“Barns of Iowa,” Photos by Michael Harker, at Historical Museum 

The Mitchell County Historical Society is pleased to announce the opening of its newest exhibit, “Barns of Iowa,” photographs by Michael Harker.  The exhibit is displayed in the Hamlin Garland Gallery on the second floor of the Cedar River Complex in Osage, where it will be available to the public at no charge through October.  

“Barns of Iowa” consists of twenty 11 x 18 inch black and white photos, which capture the nostalgic beauty of barns and the enduring pride of the farmers who built them.
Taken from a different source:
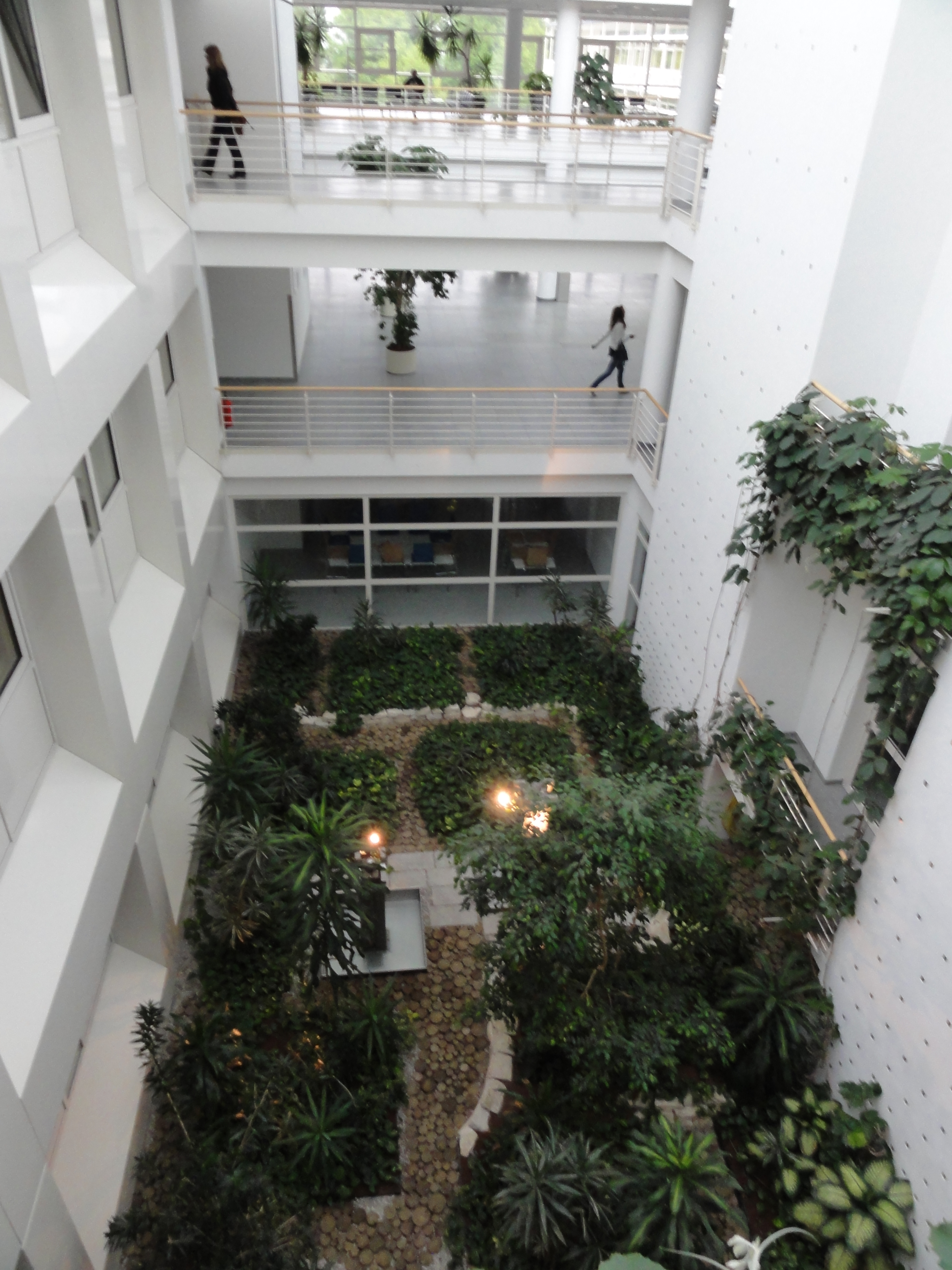 Murnau am Staffelsee, Germany
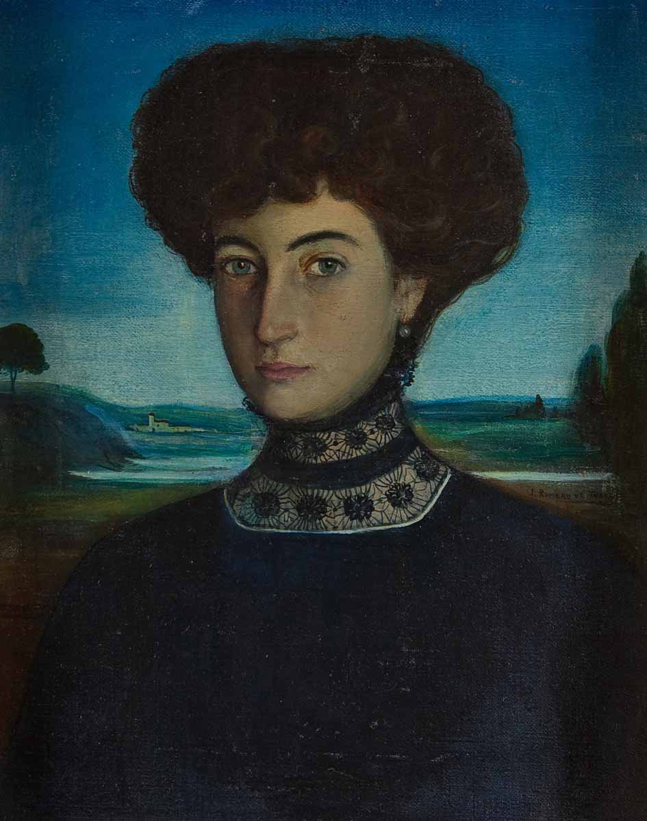 Retrato de la Condesa de Casa Rojas. 1905. Óleo sobre lienzo. 50 x 41 cm. Colección particular.

Michael Harker, a professional photographer from Cedar Rapids, began photographing these structures in 1993 utilizing a rare artistic approach – shooting only one photo of each barn – one view that conveys a distinct, individual story. 

Harker’s technique of barn photography reflects remarkable precision.  According to the artist, he often takes an entire day to set up the perfect shot, waiting for the perfect light, the perfect time to click the shutter, the only time he will click it that day. 

According to Harker, “Close to a thousand Iowa barns are being destroyed each year due to various causes.  My images are little time machines carrying forward to future generations of Iowans the dedication of their forbearers.  People born a century from now will be able to look back to what was once glorious and real.  I intend to visually preserve early citizens’ quality craftsmanship when they built these ‘cathedrals’ of wood and stone.”                                            

Harker has worked as a freelance commercial photographer and as an in-house photographer for Deere and Company (Moline, IL) and Rockwell Collins, Inc. (Cedar Rapids, IA).  In 1997, he began his current job as an ophthalmic photographer at the University of Iowa Hospitals and Clinics in Iowa City. 

“Barns of Iowa” has been featured by the Smithsonian Institution and has been exhibited at the Herbert Hoover National Historic Site in West Branch, the Department of Agriculture building in Des Moines, and at the State Historical Society of Iowa.  The display came to Osage as an outgrowth of a conversation several months ago between Kurt Meyer, President of the Mitchell County Historical Society, and Chris Rossi, Executive Director of Humanities Iowa, the organization responsible for distributing the Harker exhibit.                         

According to Meyer, “I talked to Chris when we first opened the Garland Gallery, which made it possible for us to display an exhibit like this.  He then told me about the Harker photos and about the photography of David Plowden, which is our next exhibit.  While we’re the smallest venue for these traveling exhibits, Chris and I agreed on the importance of displaying photos of rural settings in agricultural communities like ours.”                                                                         

Complementing the Harker photographs is a series of paintings featuring barns that are on temporary loan to the Museum.  Paintings include works by Iowa artists James Petran and Jan Vanderlinden, Wisconsin artist Steven Schultz, and several other well-known painters working in oils and watercolors from throughout the country.